Subcellular localization of human LH3 was also studied in this work. It is located mainly in the ER whereas some is found in the Golgi complex probably due to overexpression, being similar to human LH1. This is in good agreement with the known intracellular sites of hydroxylation and glycosylation of lysyl residues in collagen biosynthesis. No corresponding data are available for human lysyl hydroxylase isoform 2 (LH2a and LH2b). The functions of human LH2a and LH2b remain to be elucidated.

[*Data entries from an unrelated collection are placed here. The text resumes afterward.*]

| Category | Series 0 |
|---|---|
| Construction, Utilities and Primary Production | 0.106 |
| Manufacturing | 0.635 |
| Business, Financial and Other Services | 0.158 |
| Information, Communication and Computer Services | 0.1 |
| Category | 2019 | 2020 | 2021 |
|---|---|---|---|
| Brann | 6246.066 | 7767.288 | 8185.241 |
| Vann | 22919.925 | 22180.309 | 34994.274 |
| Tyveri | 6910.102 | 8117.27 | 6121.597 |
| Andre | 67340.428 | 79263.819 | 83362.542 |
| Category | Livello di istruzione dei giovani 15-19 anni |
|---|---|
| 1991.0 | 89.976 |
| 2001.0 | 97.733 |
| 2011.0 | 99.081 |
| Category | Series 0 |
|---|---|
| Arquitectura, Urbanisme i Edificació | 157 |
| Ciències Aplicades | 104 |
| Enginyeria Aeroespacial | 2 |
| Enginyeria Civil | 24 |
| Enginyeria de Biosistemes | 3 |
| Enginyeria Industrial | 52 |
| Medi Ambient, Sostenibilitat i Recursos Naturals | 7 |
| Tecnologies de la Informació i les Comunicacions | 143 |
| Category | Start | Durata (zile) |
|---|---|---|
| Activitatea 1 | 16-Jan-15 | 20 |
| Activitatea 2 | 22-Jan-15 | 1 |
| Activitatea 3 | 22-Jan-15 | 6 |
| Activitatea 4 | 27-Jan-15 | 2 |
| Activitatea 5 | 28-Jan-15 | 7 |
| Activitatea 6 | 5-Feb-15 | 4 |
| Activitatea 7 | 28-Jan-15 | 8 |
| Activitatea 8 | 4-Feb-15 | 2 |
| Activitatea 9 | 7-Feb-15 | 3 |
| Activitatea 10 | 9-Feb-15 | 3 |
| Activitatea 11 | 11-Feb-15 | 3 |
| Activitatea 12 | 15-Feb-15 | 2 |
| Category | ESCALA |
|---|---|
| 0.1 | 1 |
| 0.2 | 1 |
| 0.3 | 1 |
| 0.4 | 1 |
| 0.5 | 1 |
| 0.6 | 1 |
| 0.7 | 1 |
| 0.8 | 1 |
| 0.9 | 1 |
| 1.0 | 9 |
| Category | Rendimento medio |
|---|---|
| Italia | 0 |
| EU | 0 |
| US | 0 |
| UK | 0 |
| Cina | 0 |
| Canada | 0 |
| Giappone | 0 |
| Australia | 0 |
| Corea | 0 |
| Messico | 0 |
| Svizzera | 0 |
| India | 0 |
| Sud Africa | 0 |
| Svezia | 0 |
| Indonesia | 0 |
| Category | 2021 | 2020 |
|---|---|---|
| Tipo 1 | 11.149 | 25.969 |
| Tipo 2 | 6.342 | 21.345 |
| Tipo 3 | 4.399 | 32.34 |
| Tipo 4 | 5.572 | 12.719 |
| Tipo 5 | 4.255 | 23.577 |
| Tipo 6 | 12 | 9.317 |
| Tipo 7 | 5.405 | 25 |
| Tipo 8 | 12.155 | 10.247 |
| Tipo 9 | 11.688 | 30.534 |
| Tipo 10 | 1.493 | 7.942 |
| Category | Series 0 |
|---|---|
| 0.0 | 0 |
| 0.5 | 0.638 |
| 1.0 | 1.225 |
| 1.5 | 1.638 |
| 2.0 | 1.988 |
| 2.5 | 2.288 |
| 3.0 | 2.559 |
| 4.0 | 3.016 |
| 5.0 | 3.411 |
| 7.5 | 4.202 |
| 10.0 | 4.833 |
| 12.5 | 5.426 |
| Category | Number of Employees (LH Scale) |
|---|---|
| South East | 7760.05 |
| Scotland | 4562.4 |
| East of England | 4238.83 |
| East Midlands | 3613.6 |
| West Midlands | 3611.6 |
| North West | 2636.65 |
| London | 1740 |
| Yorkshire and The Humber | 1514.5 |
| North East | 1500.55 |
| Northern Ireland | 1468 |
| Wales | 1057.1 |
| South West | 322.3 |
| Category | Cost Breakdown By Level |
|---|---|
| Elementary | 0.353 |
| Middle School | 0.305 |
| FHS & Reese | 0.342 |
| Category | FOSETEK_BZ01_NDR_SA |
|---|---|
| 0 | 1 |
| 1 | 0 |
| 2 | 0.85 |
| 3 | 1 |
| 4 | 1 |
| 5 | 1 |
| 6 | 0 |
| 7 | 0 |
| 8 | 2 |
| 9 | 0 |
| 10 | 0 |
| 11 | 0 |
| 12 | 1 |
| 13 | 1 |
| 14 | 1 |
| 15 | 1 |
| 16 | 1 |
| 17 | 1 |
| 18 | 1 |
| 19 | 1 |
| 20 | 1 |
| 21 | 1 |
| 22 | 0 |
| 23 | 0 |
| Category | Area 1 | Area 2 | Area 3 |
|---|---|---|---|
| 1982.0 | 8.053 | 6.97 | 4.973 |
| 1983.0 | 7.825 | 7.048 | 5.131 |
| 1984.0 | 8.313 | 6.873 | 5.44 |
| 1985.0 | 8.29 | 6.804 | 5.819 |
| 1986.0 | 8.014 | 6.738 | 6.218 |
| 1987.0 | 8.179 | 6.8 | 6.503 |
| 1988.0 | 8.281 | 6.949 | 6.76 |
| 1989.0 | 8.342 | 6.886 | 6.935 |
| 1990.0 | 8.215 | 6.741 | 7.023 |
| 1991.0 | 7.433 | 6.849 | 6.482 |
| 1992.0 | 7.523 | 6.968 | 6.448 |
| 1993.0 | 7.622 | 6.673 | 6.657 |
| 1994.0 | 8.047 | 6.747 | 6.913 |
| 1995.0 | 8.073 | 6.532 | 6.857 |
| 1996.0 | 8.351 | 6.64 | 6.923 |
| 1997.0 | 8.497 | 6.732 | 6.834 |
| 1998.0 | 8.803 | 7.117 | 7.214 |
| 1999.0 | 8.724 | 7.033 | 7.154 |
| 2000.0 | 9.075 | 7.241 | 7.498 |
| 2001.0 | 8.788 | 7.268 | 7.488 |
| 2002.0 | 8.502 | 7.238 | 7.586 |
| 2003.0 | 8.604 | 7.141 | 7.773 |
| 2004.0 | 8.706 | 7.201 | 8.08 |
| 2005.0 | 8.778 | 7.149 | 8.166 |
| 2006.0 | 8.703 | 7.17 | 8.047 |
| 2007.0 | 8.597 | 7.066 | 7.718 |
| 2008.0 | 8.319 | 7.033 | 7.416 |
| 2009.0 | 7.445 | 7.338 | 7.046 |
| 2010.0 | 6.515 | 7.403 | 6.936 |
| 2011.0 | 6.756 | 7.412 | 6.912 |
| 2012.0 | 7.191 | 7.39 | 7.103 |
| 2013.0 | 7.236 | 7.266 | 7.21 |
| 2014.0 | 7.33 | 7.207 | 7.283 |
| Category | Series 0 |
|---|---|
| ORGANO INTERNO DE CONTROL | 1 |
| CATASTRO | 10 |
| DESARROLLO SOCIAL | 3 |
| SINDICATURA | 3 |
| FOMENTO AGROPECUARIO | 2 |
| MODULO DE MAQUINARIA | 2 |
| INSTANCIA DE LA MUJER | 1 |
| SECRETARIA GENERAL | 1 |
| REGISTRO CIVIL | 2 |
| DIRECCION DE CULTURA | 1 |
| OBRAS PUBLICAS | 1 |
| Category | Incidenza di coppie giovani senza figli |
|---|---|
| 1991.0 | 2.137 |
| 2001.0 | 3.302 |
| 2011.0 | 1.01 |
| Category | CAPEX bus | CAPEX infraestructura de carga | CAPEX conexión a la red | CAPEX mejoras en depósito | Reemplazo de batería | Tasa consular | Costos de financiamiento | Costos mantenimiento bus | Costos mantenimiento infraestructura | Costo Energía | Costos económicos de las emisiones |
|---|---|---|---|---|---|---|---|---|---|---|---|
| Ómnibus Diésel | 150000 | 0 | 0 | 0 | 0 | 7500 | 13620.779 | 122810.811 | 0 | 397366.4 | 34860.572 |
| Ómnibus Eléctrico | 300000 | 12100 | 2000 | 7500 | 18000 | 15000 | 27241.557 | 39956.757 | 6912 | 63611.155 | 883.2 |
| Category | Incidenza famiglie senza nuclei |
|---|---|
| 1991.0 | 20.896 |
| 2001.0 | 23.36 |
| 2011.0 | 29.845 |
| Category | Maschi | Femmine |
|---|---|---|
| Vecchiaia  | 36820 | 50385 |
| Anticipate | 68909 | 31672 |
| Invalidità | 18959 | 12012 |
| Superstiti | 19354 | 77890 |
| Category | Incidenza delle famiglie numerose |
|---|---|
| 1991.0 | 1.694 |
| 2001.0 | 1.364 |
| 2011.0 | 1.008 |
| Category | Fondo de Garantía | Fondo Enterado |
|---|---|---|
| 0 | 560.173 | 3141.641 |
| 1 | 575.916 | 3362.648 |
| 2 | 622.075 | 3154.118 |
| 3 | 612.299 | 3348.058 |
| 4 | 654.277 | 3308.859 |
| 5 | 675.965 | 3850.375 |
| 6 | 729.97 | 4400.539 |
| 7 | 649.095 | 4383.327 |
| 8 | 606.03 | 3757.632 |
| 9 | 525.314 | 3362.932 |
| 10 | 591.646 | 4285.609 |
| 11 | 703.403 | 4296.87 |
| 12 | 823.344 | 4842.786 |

The amino acids important for the catalytic activity of glycosyltransferases associated with human LH3 have been shown in this study to be localized at the amino-terminal part of the molecule, separate from the active site of LH. This enables us to design a knock out or transgenic study to manipulate LH and glycosyltransferase activities separately in mice to see if these activities associated with LH3 have the functions in vivo. Furthermore, the studies may lead to the elucidation of the functions of the glycosylation of hydroxylysyl residues in vivo.
The His-tagged constructs of the LH isoforms were expressed in E. coli or insect cells. Purification was carried out easily and conveniently by Nickel-NTA-Agarose chromatography. UDP-glucuronic acid affinity chromatography resulted in pure recombinant LH3/C. elegans LH protein. This approach will facilitate crystallization of human LH3 and C. elegans LH to study in detail the molecular structure of these multifunctional proteins.